Relazione programmatica per l’annata 2020-2021

Sandro Sgalippa
Presidente RC Pisa 2020-2021

Gentili socie e cari soci,

inizia oggi una nuova annata rotariana: la mia annata. Un’annata che solo un anno e mezzo fa mi sembrava così lontana e che invece è arrivata molto rapidamente.

Sarei ipocrita se vi dicessi di non avere un certo timore nell’avventurarmi alla guida di un Club così prestigioso ma sono sicuro che il vostro supporto mi aiuterà nel compito unitamente a quello del consiglio direttivo e delle commissioni che ringrazio sin da ora per l’aiuto che metteranno a mia disposizione e, di conseguenza, di tutto il sodalizio.

E’ un Club prestigioso il nostro ed è giusto ricordarcelo perché appartenervi deve renderci orgogliosi. E’ questa la sensazione che ho provato quando il Governatore del nostro distretto, Letizia Cardinale, mi ha annunciato che avrebbe iniziato le tradizionali visite della sua annata proprio dal nostro Club in segno di riconoscimento della nostra lunga storia e per il nostro prestigio. Un’iniezione di auto stima non guasta, anzi, è quanto mai opportuna perché l’annata che si è appena conclusa e quella che inizia oggi sono e resteranno, mi auguro, uniche nella storia del Club per gli effetti causati dalla pandemia che ha costretto il mondo all’isolamento lasciando un ricordo indelebile in tutti noi.
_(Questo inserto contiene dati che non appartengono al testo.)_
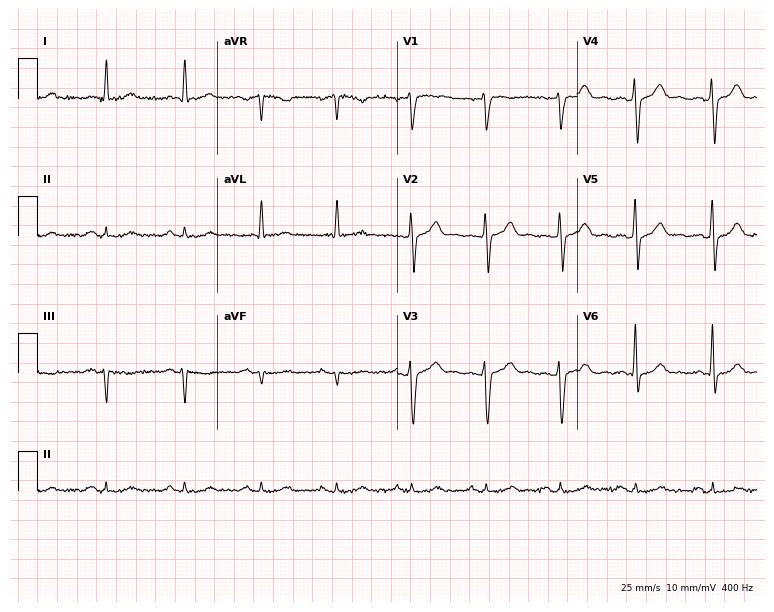
12-lead ECG from a male, 61 years old (7.3-second recording at 400 Hz). Recorded interpretation: within normal limits.
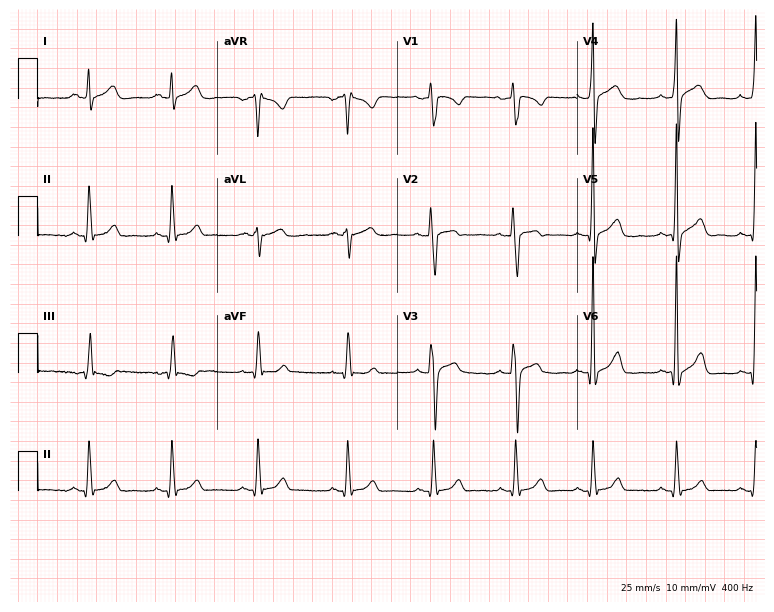
Resting 12-lead electrocardiogram (7.3-second recording at 400 Hz). Patient: a 21-year-old man. Read as a normal ECG.
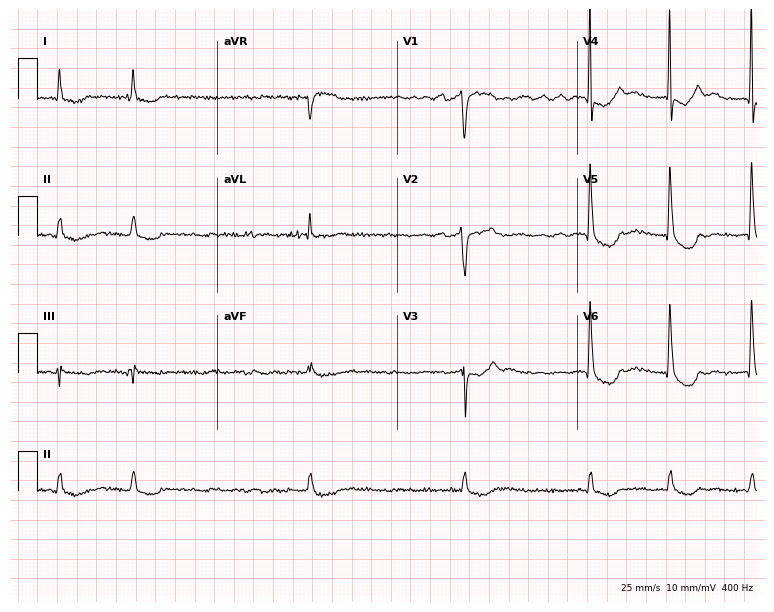
Electrocardiogram (7.3-second recording at 400 Hz), a female patient, 84 years old. Interpretation includes atrial fibrillation.

Prima di addentrarmi nell’illustrazione del programma dell’annata, non posso non ringraziare Gino. Ha affrontato gli ultimi quattro mesi della sua annata con determinazione e caparbietà che, per alcuni versi, è riuscito a trasmettere anche a noi. E’ riuscito a mantenere alto l’interesse dei soci nei confronti delle numerose iniziative promosse dal Club ed ha “costretto” tutti noi a misurarci con le nuove tecnologie di comunicazione a distanza che continueremo comunque ad utilizzare ancora nell’immediato futuro.

Dopo questa doverosa premessa passo ad illustrarvi, per sommi capi, il programma dell’annata.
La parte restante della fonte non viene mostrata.